▶ DATA TO PROCESS:
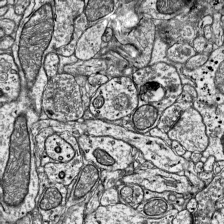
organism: Mouse
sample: Visual Cortex
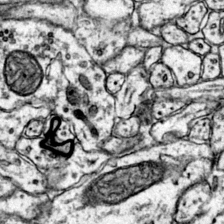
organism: Mouse
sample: Primary visual cortex
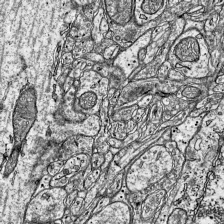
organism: Mouse
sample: Visual Cortex
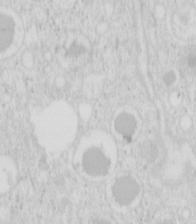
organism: Mouse
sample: Pancreas
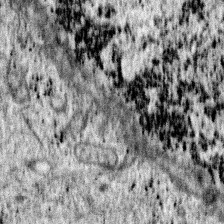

▶ TASK GOAL:
If a record contains a picture, leave the picture out and return everything else exactly.

▶ ANSWER TO THIS EXERCISE:
organism: Mouse
sample: Visual Cortex
organism: Mouse
sample: Primary visual cortex
organism: Mouse
sample: Visual Cortex
organism: Mouse
sample: Pancreas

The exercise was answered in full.